Task statement> All lines holding the word "Category" in the listing below need to be copied.

____________

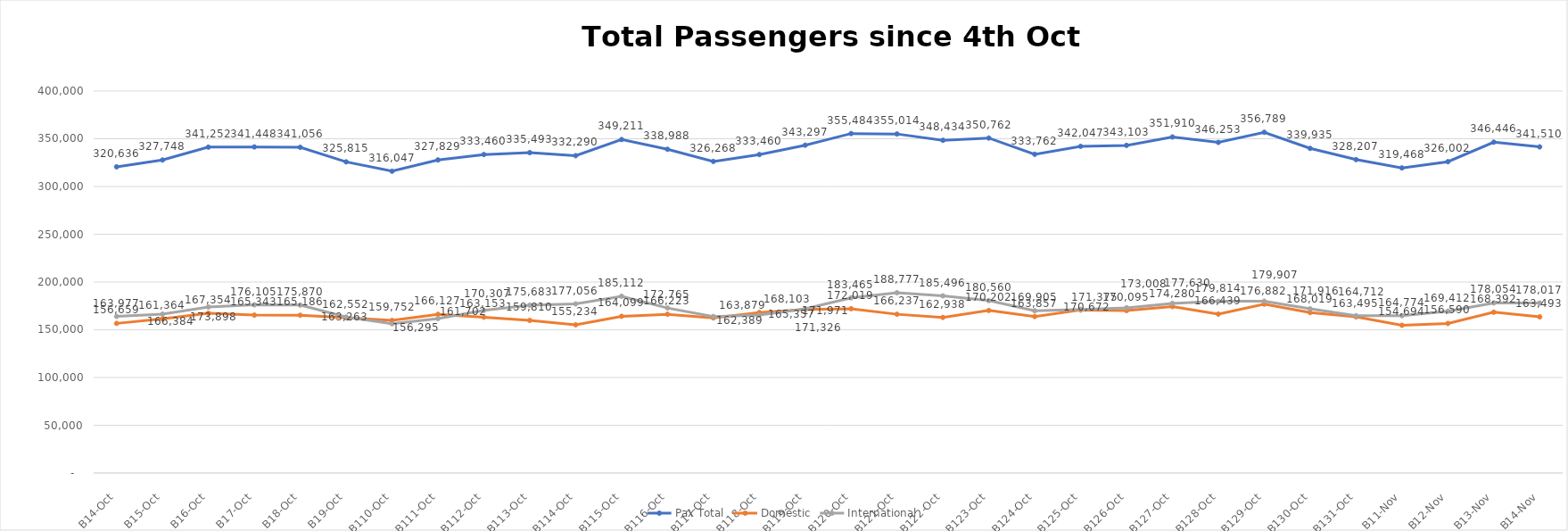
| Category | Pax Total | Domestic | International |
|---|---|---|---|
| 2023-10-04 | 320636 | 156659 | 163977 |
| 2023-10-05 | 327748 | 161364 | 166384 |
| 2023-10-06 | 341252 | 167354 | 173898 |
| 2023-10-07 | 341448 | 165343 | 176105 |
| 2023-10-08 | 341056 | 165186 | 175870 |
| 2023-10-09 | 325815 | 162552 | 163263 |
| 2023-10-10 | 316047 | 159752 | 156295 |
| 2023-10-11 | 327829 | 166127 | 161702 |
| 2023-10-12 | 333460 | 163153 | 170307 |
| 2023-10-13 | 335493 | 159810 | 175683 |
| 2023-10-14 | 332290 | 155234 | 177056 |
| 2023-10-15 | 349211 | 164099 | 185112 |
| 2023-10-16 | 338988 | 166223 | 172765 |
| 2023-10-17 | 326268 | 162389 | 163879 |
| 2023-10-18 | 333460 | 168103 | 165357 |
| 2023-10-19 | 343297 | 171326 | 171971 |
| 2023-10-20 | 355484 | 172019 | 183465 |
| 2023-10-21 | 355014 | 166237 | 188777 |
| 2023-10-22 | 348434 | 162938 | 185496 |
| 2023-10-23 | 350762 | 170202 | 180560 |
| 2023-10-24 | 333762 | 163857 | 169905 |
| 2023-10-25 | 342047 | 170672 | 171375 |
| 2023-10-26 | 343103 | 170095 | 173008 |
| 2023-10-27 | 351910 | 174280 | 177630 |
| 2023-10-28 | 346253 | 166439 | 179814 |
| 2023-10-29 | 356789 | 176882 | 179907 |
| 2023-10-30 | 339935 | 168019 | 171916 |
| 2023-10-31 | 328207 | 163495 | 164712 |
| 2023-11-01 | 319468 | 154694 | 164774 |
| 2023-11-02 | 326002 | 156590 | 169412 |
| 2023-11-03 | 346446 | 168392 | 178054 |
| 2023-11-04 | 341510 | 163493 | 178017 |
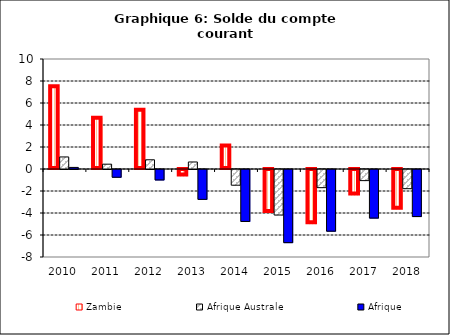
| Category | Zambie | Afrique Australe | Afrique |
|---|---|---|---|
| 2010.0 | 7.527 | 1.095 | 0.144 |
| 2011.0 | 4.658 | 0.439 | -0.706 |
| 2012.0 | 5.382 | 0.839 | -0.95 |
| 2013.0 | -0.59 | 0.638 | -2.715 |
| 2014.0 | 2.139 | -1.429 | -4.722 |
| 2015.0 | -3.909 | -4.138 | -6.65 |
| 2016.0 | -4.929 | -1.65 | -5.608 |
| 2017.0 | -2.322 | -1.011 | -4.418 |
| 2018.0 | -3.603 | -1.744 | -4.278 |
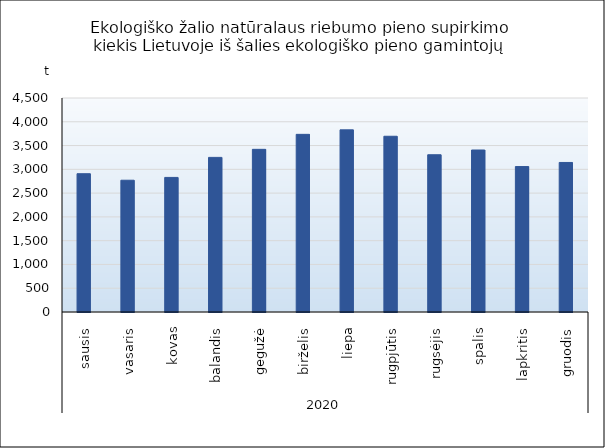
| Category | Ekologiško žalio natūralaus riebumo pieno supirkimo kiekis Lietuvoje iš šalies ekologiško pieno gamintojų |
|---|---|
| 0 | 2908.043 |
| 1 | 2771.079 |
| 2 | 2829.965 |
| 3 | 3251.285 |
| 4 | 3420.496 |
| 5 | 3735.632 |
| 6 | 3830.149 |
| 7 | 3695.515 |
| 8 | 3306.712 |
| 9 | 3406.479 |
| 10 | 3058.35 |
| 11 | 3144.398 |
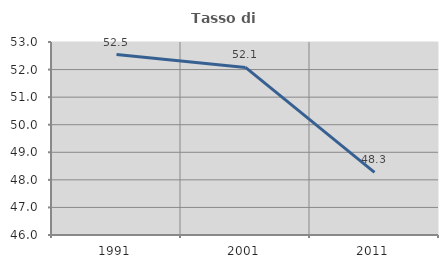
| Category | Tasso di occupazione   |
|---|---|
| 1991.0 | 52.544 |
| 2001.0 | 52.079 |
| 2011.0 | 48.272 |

____________

Answer for the task>
| Category | Pax Total | Domestic | International |
| Category | Zambie | Afrique Australe | Afrique |
| Category | Ekologiško žalio natūralaus riebumo pieno supirkimo kiekis Lietuvoje iš šalies ekologiško pieno gamintojų |
| Category | Tasso di occupazione   |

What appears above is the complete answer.